Keynote 3 (Friday 9:00)
From Milliwatts to PFLOPS – High-Performance and Energy Efficient General Purpose x86 Many-Core Architecture
As we see Moore's Law alive and well, more and more parallelism is introduced into all computing platforms and on all levels of integration and programming to achieve higher performance and energy efficiency. We will discuss the new Intel® Many Integrated Core (MIC) architecture for highly-parallel workloads with general purpose, energy efficient TFLOPS performance on a single chip. This also includes the challenges and opportunities for parallel programming models, methodologies and software tools to archive highly efficient and highly productive parallel applications. At the end we will discuss the journey to ExaScale including technology trends for high-performance computing and look at some of the R&D areas for HPC at Intel.

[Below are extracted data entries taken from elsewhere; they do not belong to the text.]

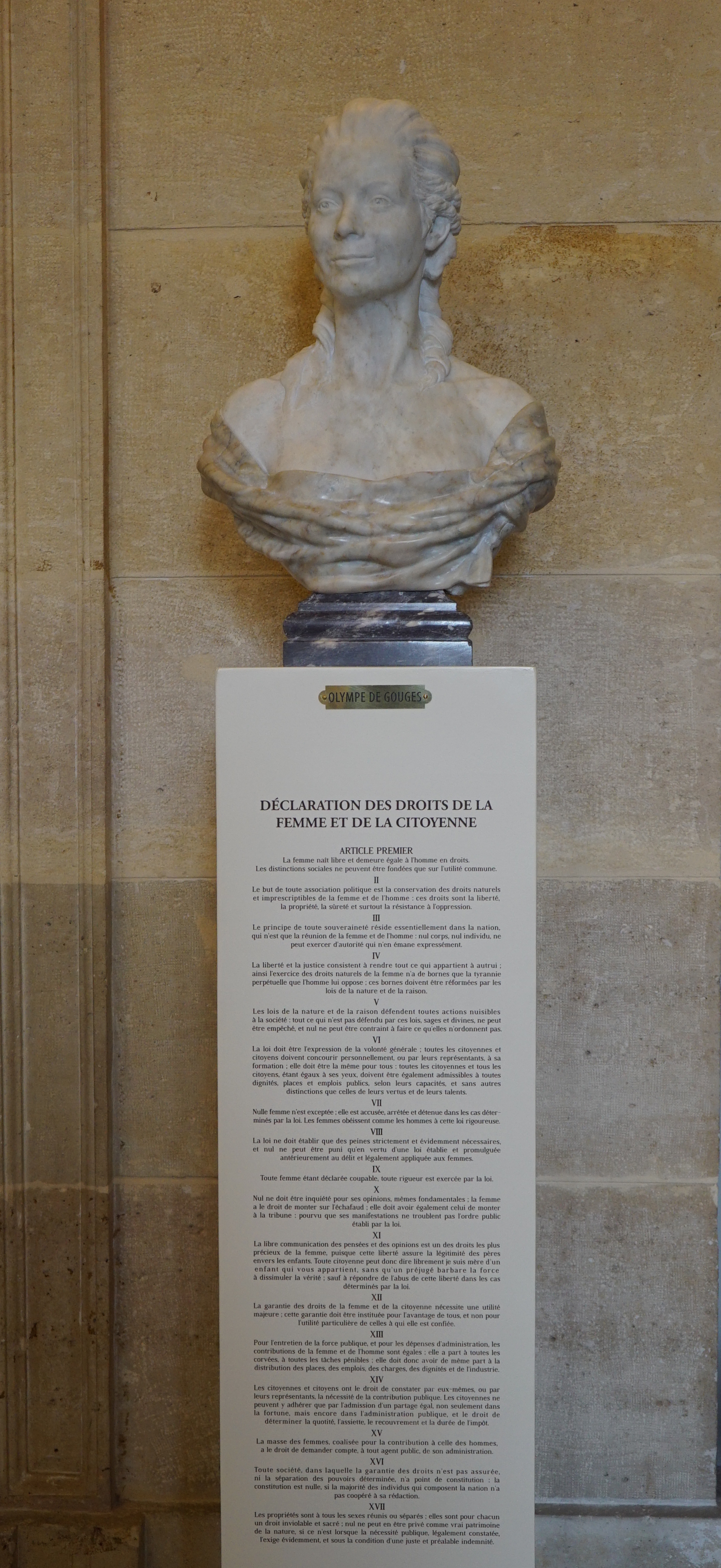 décor du palais Bourbon-Condé.
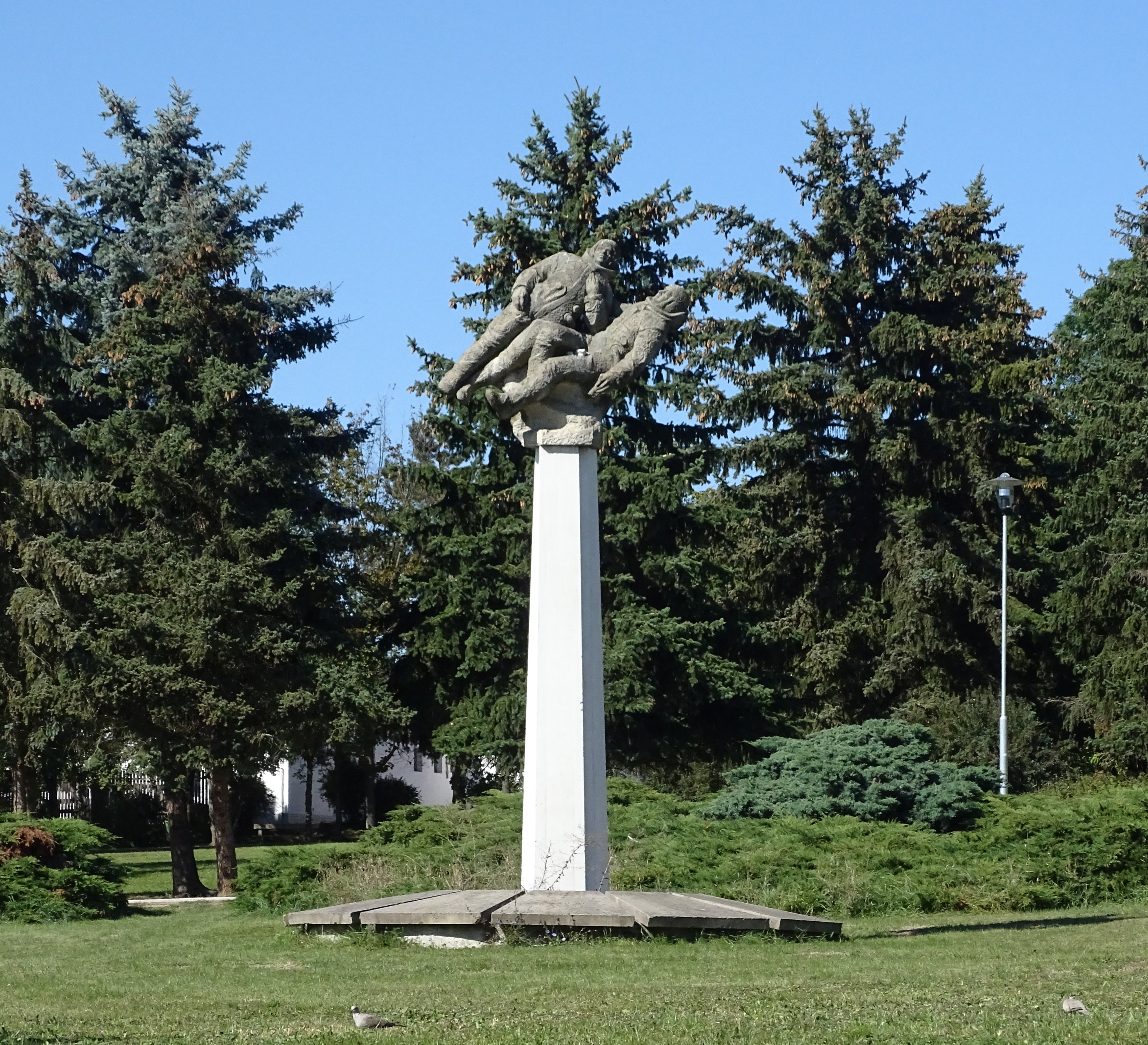 Kosmonauti, sousoší Ludvíka Kodyma a Boženy Kodymové z roku 1983. V parku mezi třídou 1. máje a ulicí U Parku, Přeštice, okr. Plzeň-jih.
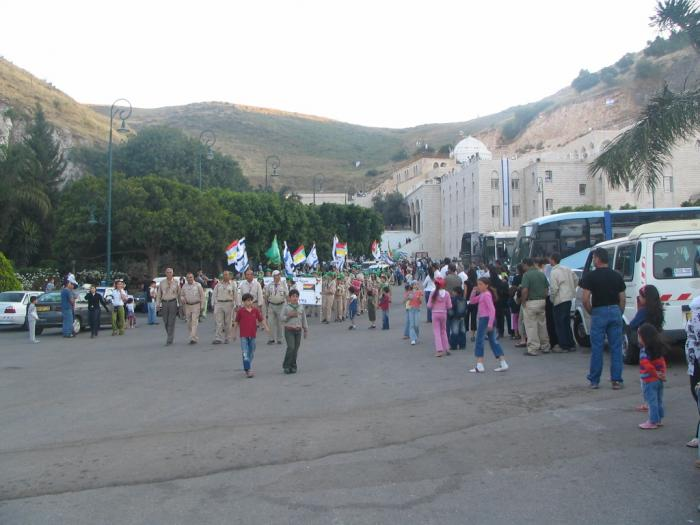 צופי בתי הספר הדרוזים בצעדת נבי שועיב (יתרו) ליד קרני חטים. בצעדה זו משתתפים מדי שנה כ 3000 צופים.
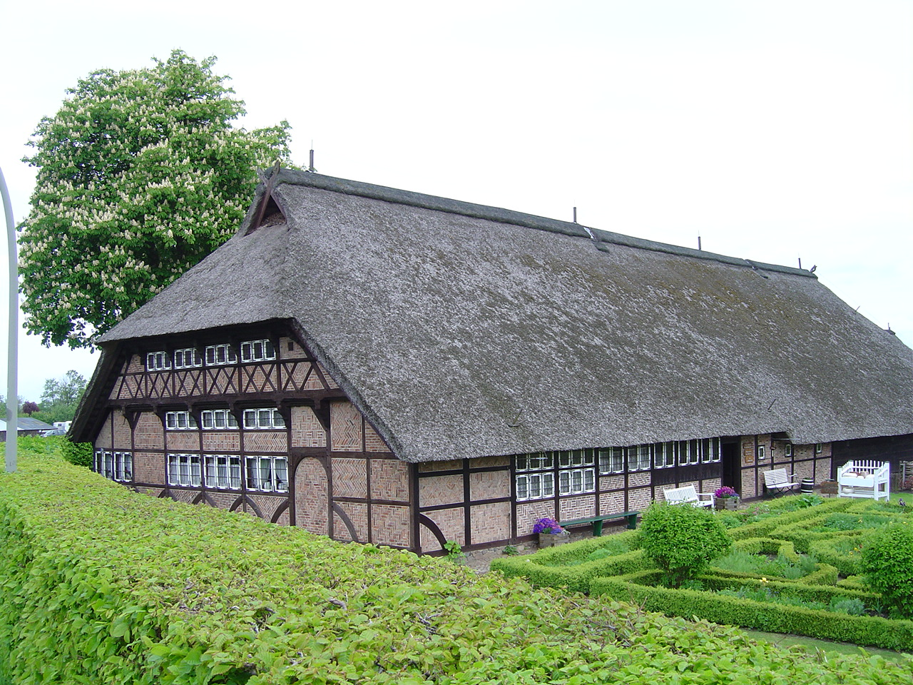 Das 1533 erbaute Rieckhaus in Curslack, Bezirk Bergedorf, Hamburg.
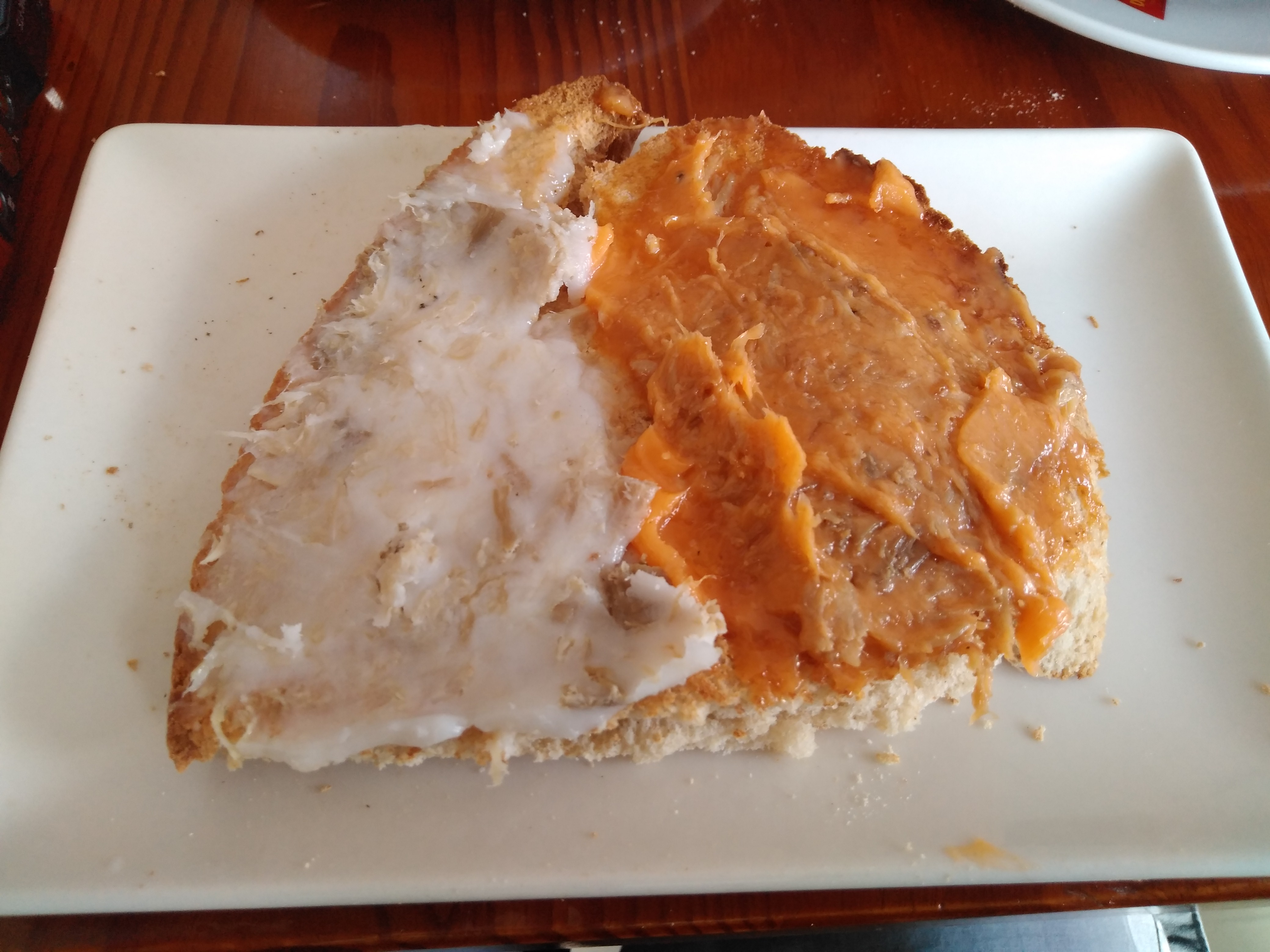 tostada con zurrapas de lomo en manteca blanca y colorá

Dr. Herbert Cornelius is Technical Director Advanced Computing at Intel EMEA. Before he was Engineering Manager in Intel’s Cluster Software & Technologies group in EMEA, focusing on scalable and parallel computing solutions based on vectorization/SIMD, multi-threading and message-passing for multi/many-core and multi-processor platforms. Prior to this position he was the EMEA Technical Marketing Manager Enterprise Computing und New Technologies enabling. He joined Intel in 1993 as Senior Computational Scientist in the Scalable Systems Division and has held various technical and management positions in the areas of Applications and Software Engineering. Before joining Intel, he served as Manager High-End Computing Europe at Fujitsu and worked at Cray Research from 1983 to 1990. Prior he worked as Scientific Assistant for Applied Mathematics at the University of Karlsruhe. He received a Ph.D. degree in Mathematics and Diploma degree in Mathematics and Informatics from Technical University of Berlin, Germany.